I'm trying to prove the following claim:
Let $f, g : [0,1]^2 \to \mathbb{R}$ be continuous functions. Assume that $(x^*,y^*) \in (0,1)$ is the only point satisfying $$\begin{cases}f(x^*, y^*)=\max\limits_{x} f(x,y^*) \\ g(x^*, y^*)=\max\limits_{y} g(x^*,y)\end{cases}$$
Define $$\begin{cases}\alpha := \max\limits_{x \in [0,1]}\,\, \min\limits_{y \in [0,1]} f(x,y) \\ \beta := \max\limits_{y \in [0,1]}\,\,\, \min\limits_{x \in [0,1]} g(x,y)\end{cases}$$
Prove that $\min\limits_{y \in [0,1]} f(x^*,y)=\alpha$ and $\min\limits_{x \in [0,1]} g(x,y^*)=\beta$.
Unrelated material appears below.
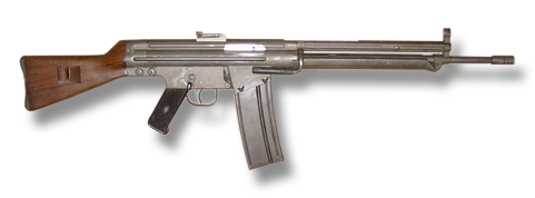 Sturmgewehr CETME A2b (Spanien)

My approach here was to define $k(x)=\min\limits_{y \in [0,1]} f(x,y)$ and $l(y)=\min\limits_{x \in [0,1]} g(x,y)$. $k$, $l$ are continuous, and satisfy $\alpha=\max\limits_x k, \beta=\max\limits_y l$. We want to show that $k(x^*)=\alpha, l(y^*)=\beta$.
I tried each equality by showing the two inequalities $\le, \ge$, and I tried to prove these by contradiction. It unfortunately didn't work.
I think that my problem was that I didn't manage to use the fact the game is over the unit square. Perhaps it may be helpful by defining an infinite sequence and showing convergence. Thanks in advance.